Увидев взволнованное лицо сестры, Эйхенвальд испугался:

– С Петей плохо?

– Нет, спал хорошо и ни на что не жаловался. Но утром пришло письмо из-за границы, кажется из Швеции... И стал как туча мрачен. Пойди к нему...

Действительно, на столе перед Лебедевым лежал солидный, обклеенный цветными марками конверт. Эйхенвальд повертел его в руках. На конверте был гриф учреждения, хорошо известного ему. Да и не только ему, но и всем физикам мира.

– Что господин Аррениус? Зовет в Стокгольм?

– Ага. Поздравляет с Лондонским, королевским... Соболезнует. Удивляется. Возмущается. И зовет в свой институт. Предлагает полную свободу в тематике, самое современное оборудование... Любое количество ассистентов и лаборантов. Могу забрать своих учеников из России. Опять же Нобелевский комитет рядом... Словом, ему обещает полмира, а Францию только себе... Да прочти!

Эйхенвальд не спеша пробежал письмо директора физико-химической лаборатории Нобелевского института. Он снова перечитал конец письма: «Естественно, что для Нобелевского института было бы большой честью, если бы Вы пожелали там устроиться и работать, и мы, без сомнения, предоставили бы Вам все необходимые средства, чтобы Вы имели возможность дальше работать... Вы, разумеется, получили бы совершенно свободное положение, как это соответствует Вашему рангу в науке...»

Эйхенвальд вложил письмо назад в роскошный хрустящий конверт.

– Ну, чего ж ты в мрачность впал? Нобелевский институт – лучший в мире по оборудованию и научной свободе. В Америке есть неплохие институты и лаборатории, но все же там надобно работать с пользой для хозяев, а институт Аррениуса действительно свободен, занимается только чисто научными проблемами. Самая высокая марка... Так чем же ты недоволен? Не любишь, когда тебя покупают? Да?

– Не люблю.

– Да. Противновато.

– Сижу и обдумываю, как бы ему написать повежливее, чтобы не проскользнуло что-нибудь в стиле московских ломовиков...

– Хо-хо-хо!.. За что это беднягу Аррениуса?
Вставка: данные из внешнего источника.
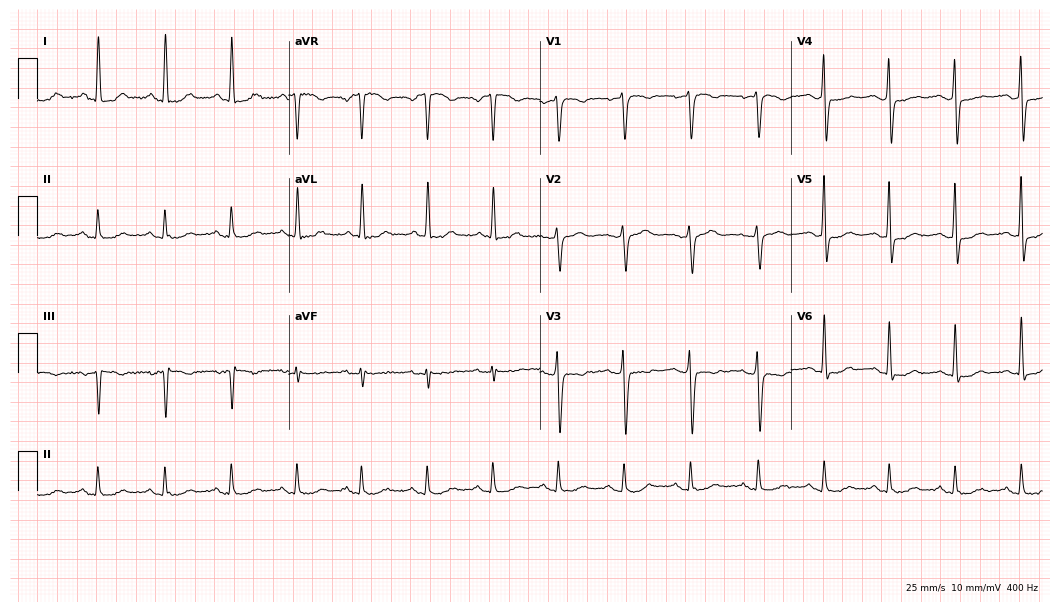
Resting 12-lead electrocardiogram (10.2-second recording at 400 Hz). Patient: a 56-year-old female. None of these six findings is recorded: first-degree AV block, right bundle branch block, left bundle branch block, sinus bradycardia, atrial fibrillation, sinus tachycardia.

– Да, он не виноват, конечно. И письмо написал вполне искреннее. Но меня в бешенство приводит этот оттенок пренебрежения к России. Дескать, что вы в этой дикой стране можете делать? И зачем вам возиться с вашими дикими начальниками, диким народом?.. Прихожу в бешенство оттого, что это почти правда. И оттого, что не могу я этому цивилизованному, сверхкультурному Аррениусу объяснить, что эта дикая страна – моя! И никакой другой мне не нужно ни за какие блага! И не могу я ее оставить, когда она глубоко несчастлива... И не могу я свободно и приятственно заниматься в Стокгольме физикой, когда я знаю, что в Москве Тихомиров выгоняет из университета самых способных, умных, талантливых... Я не в состоянии объяснить Аррениусу, что у него меня бы заел стыд! Самый обыкновенный стыд!.. Когда я думаю, что в Кембридж, Манчестер, Копенгаген Стокгольм приезжают самые способные физики со всех стран мира, свободно и весело там работают, спорят, выясняют истину, а у нас не только чужих не привечают – своих гонят в шею!.. Видел я на международных конгрессах, как восторженно встречали Столетова... К Николаю Алексеевичу Умову относятся с огромным почтением... И как они считают, твой покорный слуга тоже не у бога теленка съел... А когда-нибудь приезжали к нам из-за границы учиться молодые физики? Да это и в голову никому не приходило! Вот второй час сижу над письмом Аррениуса и готов головой биться об стол от стыда и горя!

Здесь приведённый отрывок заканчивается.